– У тебя есть конкретное предложение? – спросил Богданов у Павленко.
– Вот чего нет, того нет! – вздохнул Павленко.
– Кажется, у меня есть конкретное предложение, – сказал до сих пор молчавший Муромцев. – Ну что вы на меня уставились? – Он помолчал, собираясь с силами, и глянул на Рябова: – Объясни народу, как мы пробрались ночью на базу.
– А, понял! – радостным полушепотом воскликнул Рябов. – А ведь и в самом деле… Слушайте, братцы, это и вправду сто́ящая мысль! Коль нам с Василием таким способом удалось проникнуть на базу, то, может быть, стоит попробовать сыграть этот спектакль еще раз? А? Все равно ничего лучшего мы, наверное, не придумаем, а время поджимает.
– Ну и как же вы проникли на базу? – спросил Дубко.
– Внаглую! – ответил Рябов.
– Да говори ты толком, без лирических отступлений! – поморщился Дубко. – Не до лирики сейчас!
– Все получилось просто, – сказал Рябов. – Мы вышли из укрытия и направились прямо к центральному пропускному пункту.
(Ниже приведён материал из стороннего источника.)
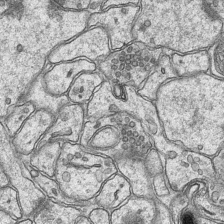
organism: Mouse
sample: CA1 Hippocampus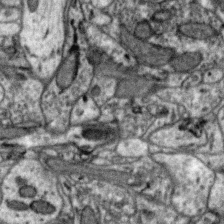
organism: Zebra finch
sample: Brain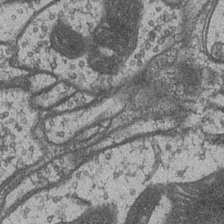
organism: Drosophila
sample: Optic medulla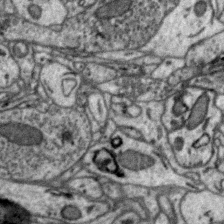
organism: Zebra finch
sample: Brain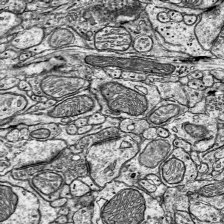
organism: Mouse
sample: Visual Cortex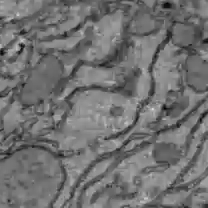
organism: C57BL Mouse
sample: Liver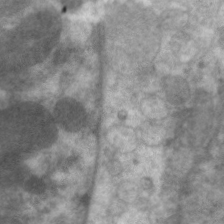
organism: C. elegans
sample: Pharynx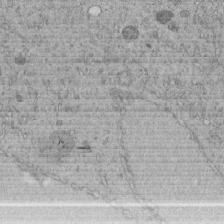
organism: C. elegans
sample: C. elegans embryo early stage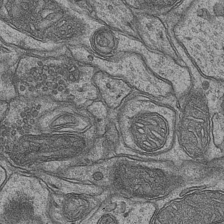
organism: Mouse
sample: CA1 Hippocampus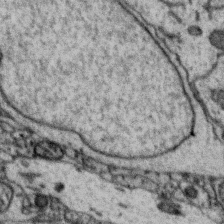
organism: Zebra finch
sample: Brain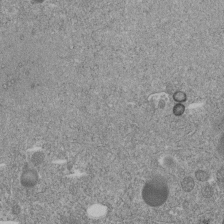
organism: C. elegans
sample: C. elegans embryo early stage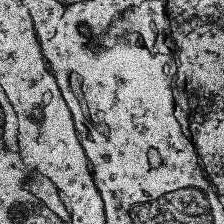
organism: Human
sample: Temporal Lobe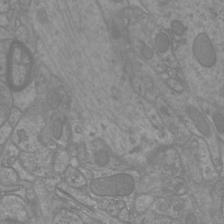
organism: Mouse
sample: Cortical neurons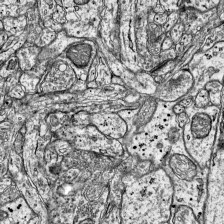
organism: Mouse
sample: Visual Cortex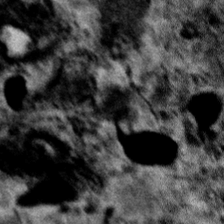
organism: Human
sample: Mitochondria in HCT116 cells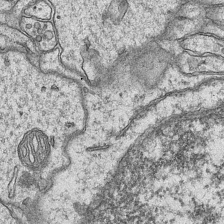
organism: Mouse
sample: CA1 Hippocampus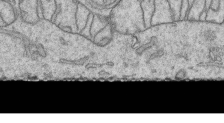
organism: Human
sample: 1205lu cells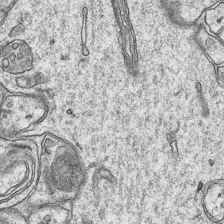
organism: Mouse
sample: CA1 Hippocampus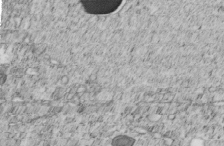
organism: C. elegans
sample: C. elegans embryo early stage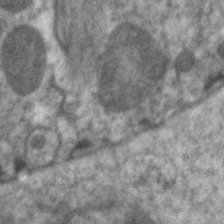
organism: C. elegans
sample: Pharynx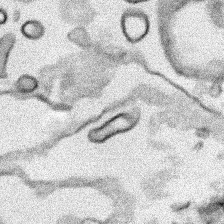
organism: Human
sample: Mitochondria in HCT116 cells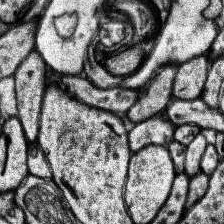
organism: Human
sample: Temporal Lobe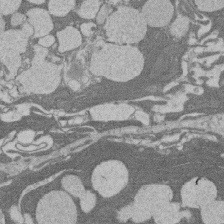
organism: Rat
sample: Salivary granule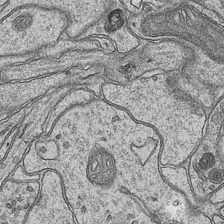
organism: Mouse
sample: CA1 Hippocampus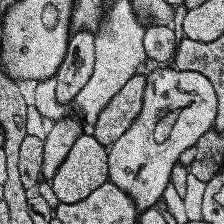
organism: Human
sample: Temporal Lobe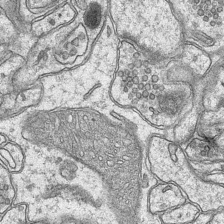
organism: Mouse
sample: CA1 Hippocampus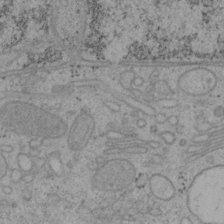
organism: Human
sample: HeLa cells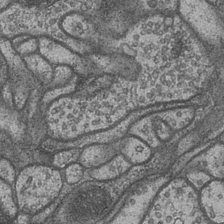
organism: Drosophila
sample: Optic medulla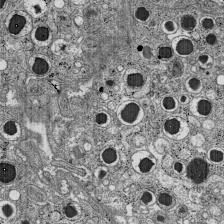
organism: C57BL Mouse
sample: Pancreatic islet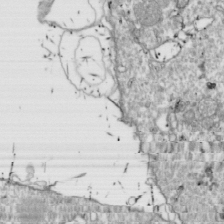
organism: Drosophila
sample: Cell division; meiosis; drosophila spermatocytes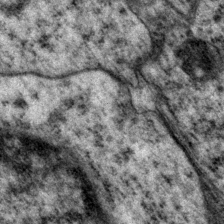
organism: P. pacificus
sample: Pharynx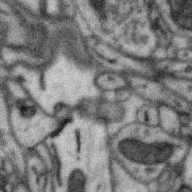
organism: Zebra finch
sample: Brain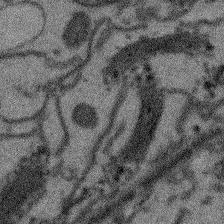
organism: Arabidopsis thaliana
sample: Root tip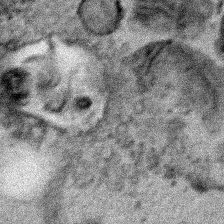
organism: Human
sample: Mitochondria in HCT116 cells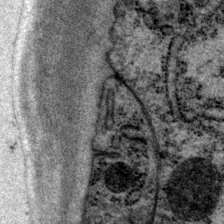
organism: P. pacificus
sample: Pharynx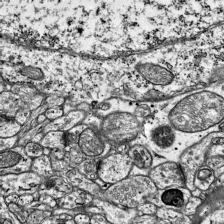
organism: Mouse
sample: Visual Cortex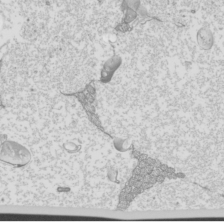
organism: Mouse
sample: Cilia; mouse epididymis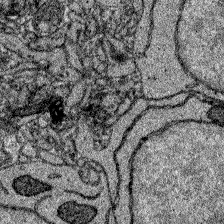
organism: Zebrafish
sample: Larval olfactory bulb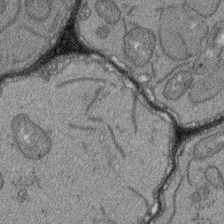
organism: Arabidopsis thaliana
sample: Root tip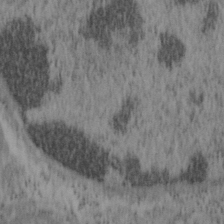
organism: Mouse
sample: OT-I killer T cells with ID8 ovarian cancer cells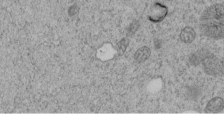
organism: C. elegans
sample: C. elegans embryo early stage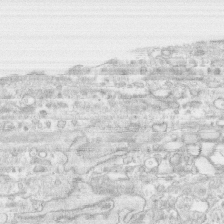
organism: Human
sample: CRL-1474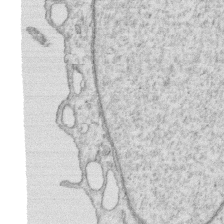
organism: Human
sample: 1205lu cells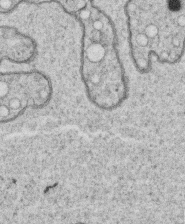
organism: C. elegans
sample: C. elegans oocyte; sperm cells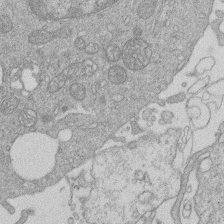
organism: Human
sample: Macrophage cells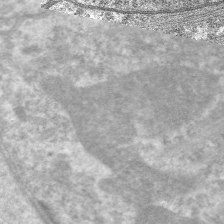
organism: C. elegans
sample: Pharynx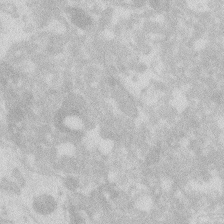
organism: Zebrafish
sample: Macrophage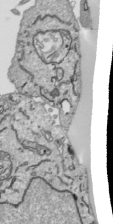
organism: Human
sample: Mitochondria in HCT116 cells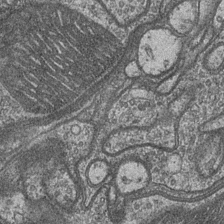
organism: Drosophila
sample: Optic medulla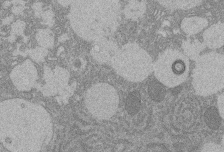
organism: Rat
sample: Salivary granule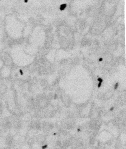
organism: Mouse
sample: T cell stromal cell synapse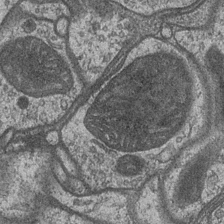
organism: Drosophila
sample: Optic medulla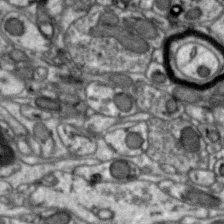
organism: Zebra finch
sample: Brain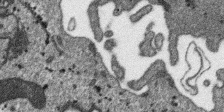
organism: Human
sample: Lung epithelial cells infected with SARS-CoV-2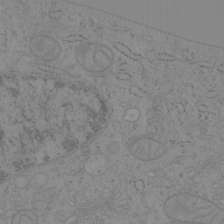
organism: Human
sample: HeLa cells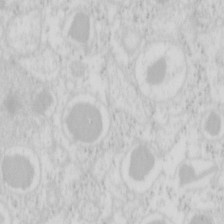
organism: Mouse
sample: Pancreas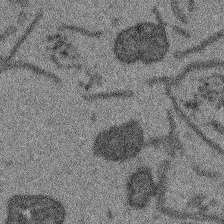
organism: Arabidopsis thaliana
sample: Root tip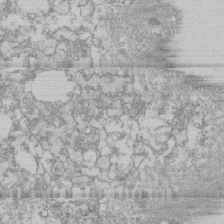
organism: Human
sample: CRL-1474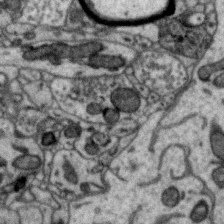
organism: Zebra finch
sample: Brain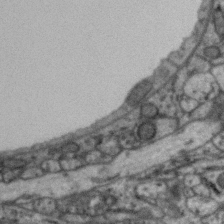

Не таясь. Василий громко рассказывал мне на английском языке о своих любовных похождениях, а я время от времени радостно похохатывал. На пропускном пункте нас приняли за своих и без лишних вопросов пропустили на базу. Вот и весь спектакль.
– Что-то я не до конца понял… – с сомнением произнес Богданов. – Это как так – приняли за своих? Почему?
– Да вот так! – ответил Рябов. – Одежда на нас хоть и без знаков различия, но – военная, так что нас запросто можно было принять за своих. Это – раз. А Василий, говорю, рассказывал мне байку о бабах на чистом английском языке. Он прекрасно говорит по-английски. Вы что же, этого не знали?
– На пропускном пункте американцы мне сказали, что у меня – техасский выговор, – добавил Муромцев. Было заметно, что он говорит с трудом, но, как бы то ни было, сознания он не терял и вообще держался молодцом. Если бы не бледное лицо, то нельзя было бы даже и подумать, что он – ранен. – Ну, я им присочинил дополнительную байку о моем ранчо в Техасе. Называется – «Сломанная подкова». Так что, когда закончим операцию, милости прошу в гости. Не заблудитесь. Это рядом с ранчо «Дохлая лошадь».
Произнеся такую длинную речь, Муромцев выдохнул и устало прикрыл глаза.
– Ах ты, черт! – почесал затылок Богданов. – Действительно…
– Вот я и говорю! – горячо зашептал Рябов. – А что, если еще раз попробовать сыграть тот же самый спектакль? Американцы – ребята простые и стандартные. Поверили нам один раз, глядишь, поверят и во второй.
– Ну а что? – пожал плечами Дубко. – А вдруг да удастся? Надо только распределить роли и вообще все хорошенько обдумать…
– Все равно других идей у нас нет, – сказал Павленко. – Да и не предвидится.
– Так-то оно так, – в задумчивости проговорил Богданов. – Но вот ведь какое дело…Там-то, на аэродроме, надо будет говорить по-английски. Ведь обязательно кто-нибудь прицепится и что-нибудь спросит. А единственный из нас, кто знает английский язык, это Муромцев. Но он… В общем, сами видите.
– За меня не беспокойтесь, – отозвался Муромцев. – Если понадобится, я им еще раз расскажу о моих любовных похождениях с красоткой Сьюзи, а заодно и о ранчо «Сломанная подкова». Которая, как вы теперь знаете, совсем недалеко от другого ранчо – «Дохлая лошадь». – Муромцев слабо улыбнулся.
– Да и я знаю пару-тройку английских фраз, – сказал Павленко. – Вставлю словечко, если что.
– Ну-ка, скажи что-нибудь по-английски, – попросил Муромцев.